6.2.5.2. Primitive Datatypes

XML schema’s boolean trivially maps to Python’s True/False

pyslet.xml.xsdatatypes.boolean_from_str(src)

Decodes a boolean value from src.

Returns python constants True or False. As a convenience, if src is None then None is returned.

pyslet.xml.xsdatatypes.boolean_to_str(src)

Encodes a boolean using the canonical lexical representation.

src
Anything that can be resolved to a boolean except None, which raises ValueError.

The decimal, float and double types are represented by Python’s native float type but the function used to encode and decode them from strings differ from native conversion to adhere more closely to the schema specification and to ensure that, by default, canonical lexical representations are used.

pyslet.xml.xsdatatypes.decimal_from_str(src)

Decodes a decimal from a string returning a python float value.

If string is not a valid lexical representation of a decimal value then ValueError is raised.

pyslet.xml.xsdatatypes.decimal_to_str(value, digits=None, strip_zeros=True, **kws)

Encodes a decimal value into a string.

digits
You can control the maximum number of digits after the decimal point using digits which must be greater than 0 - None indicates no maximum.
strip_zeros (aka stripZeros)
This function always returns the canonical representation which means that it will strip trailing zeros in the fractional part. To override this behaviour and return exactly digits decimal places set stripZeros to False.
pyslet.xml.xsdatatypes.float_from_str(src)

Decodes a float value from a string returning a python float.

The precision of the python float varies depending on the implementation. It typically exceeds the precision of the XML schema float. We make no attempt to reduce the precision to that of schema’s float except that we return 0.0 or -0.0 for any value that is smaller than the smallest possible float defined in the specification. (Note that XML schema’s float canonicalizes the representation of zero to remove this subtle distinction but it can be useful to preserve it for numerical operations. Likewise, if we are given a representation that is larger than any valid float we return one of the special float values INF or -INF as appropriate.

pyslet.xml.xsdatatypes.float_to_str(value)

Encodes a python float value as a string.

To reduce the chances of our output being rejected by external applications that are strictly bound to a 32-bit float representation we ensure that we don’t output values that exceed the bounds of float defined by XML schema.

Therefore, we convert values that are too large to INF and values that are too small to 0.0E0.

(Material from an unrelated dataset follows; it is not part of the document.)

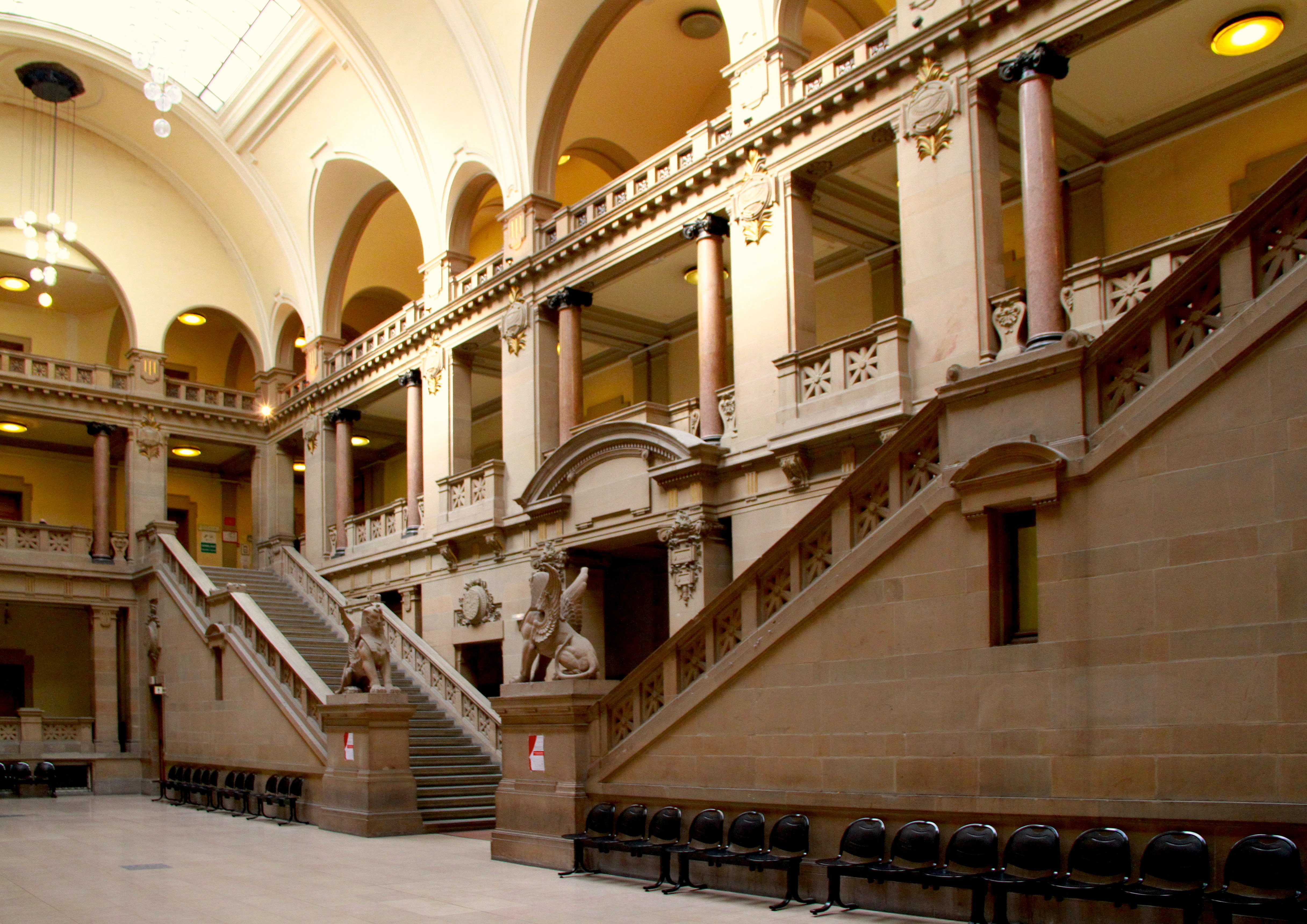 Strasbourg, palais de Justice le grand escalier dans la salle des pas perdus.

pyslet.xml.xsdatatypes.double_from_str(src)

Decodes a double value from a string returning a python float.

The precision of the python float varies depending on the implementation. It may even exceed the precision of the XML schema double. The current implementation ignores this distinction.

pyslet.xml.xsdatatypes.double_to_str(value, digits=None, strip_zeros=True, **kws)

Encodes a double value returning a character string.

digits
Controls the number of digits after the decimal point in the mantissa, None indicates no maximum and the precision of python’s float is used to determine the appropriate number. You may pass the value 0 in which case no digits are given after the point and the point itself is omitted, but such values are not in their canonical form.
strip_zeros (aka stripZeros)
determines whether or not trailing zeros are removed, if False then exactly digits digits will be displayed after the point. By default zeros are stripped (except there is always one zero left after the decimal point).
class pyslet.xml.xsdatatypes.Duration(value=None)

Bases: pyslet.iso8601.Duration

Represents duration values.

Extends the basic iso duration class to include negative durations.

sign = None

an integer with the sign of the duration

dateTime values are represented by pyslet.iso8601.TimePoint instances. These functions are provided for convenience in custom attribute mappings.

pyslet.xml.xsdatatypes.datetime_from_str(src)

Returns a pyslet.iso8601.TimePoint instance.

pyslet.xml.xsdatatypes.datetime_to_str(value)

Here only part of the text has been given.